In recent years, due to the increased number of Internet-connected devices, almost all the real-world interactions are transferred to the cyberworld. Therefore, most of the commerce (especially in the e-commerce format) are executed over webpages. The anonymous and uncontrollable structure of Internet, enables the malicious use of this cyber environment for a relatively new crime format, named as e-crime, which mainly aims some illegal financial gain by cheating the standard end-users. Phishing attacks are one of the most preferred fraudulent technique which is used for getting some confidential information (like user-id, password, credit card information, etc.) of the end-users. Therefore, security admins of the networks try to decrease the number of victims is their companies. One principal protection mechanism is the use of blacklists to detect the phishing webpages.

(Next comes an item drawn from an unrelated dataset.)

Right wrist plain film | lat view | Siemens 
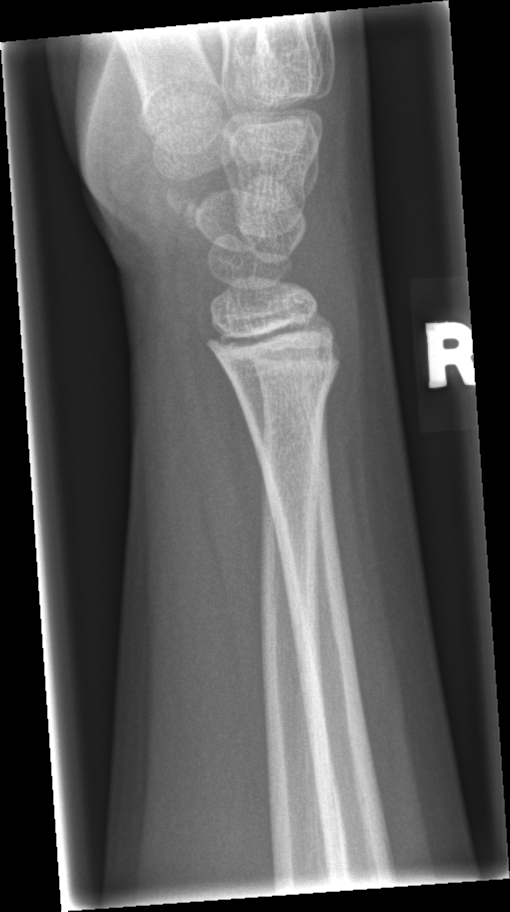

However, it has a significant deficiency in not protection about new page attacks. Most of the security admins use some learning systems which are trained by a pre-collected a-dataset by extracting some features from the URL and content of the web pages. The performance of the used system directly related with the features used for the classification. In this work, we aimed to analyze the previously used features in the classification of the web pages by making a comparative analysis about the literature. With this study, it is aimed to produce a general survey resource for the researchers, which aim to work on the classification of webpages or the security of the networks.
基于特征选择的网页分类检测网络钓鱼攻击研究
近年来,由于互联网连接设备的数量增加,几乎所有现实世界的互动都转移到了网络世界。因此,大多数商务活动(尤其是电子商务形式的)都是在网页上进行的。互联网的匿名和不可控结构使得恶意利用这种网络环境进行一种相对较新的犯罪形式,即电子犯罪,其主要目的是通过欺骗标准的最终用户来获取非法经济利益。网络钓鱼攻击是最常用的欺诈技术之一,它用于获取最终用户的一些机密信息(如用户id、密码、信用卡信息等)。因此,网络安全管理员试图减少他们公司的受害者数量。一个主要的保护机制是使用黑名单来检测钓鱼网页。然而,它在不保护新页面攻击方面有明显的不足。大多数安全管理员使用一些学习系统,这些系统通过从网页的URL和内容中提取一些特征来预先收集数据集进行训练。所用系统的性能与用于分类的特征直接相关。在这项工作中,我们旨在通过对文献的比较分析来分析以前在网页分类中使用的特征。通过这项研究,其目的是为研究人员提供一般调查资源,其目的是对网页分类或网络安全进行研究。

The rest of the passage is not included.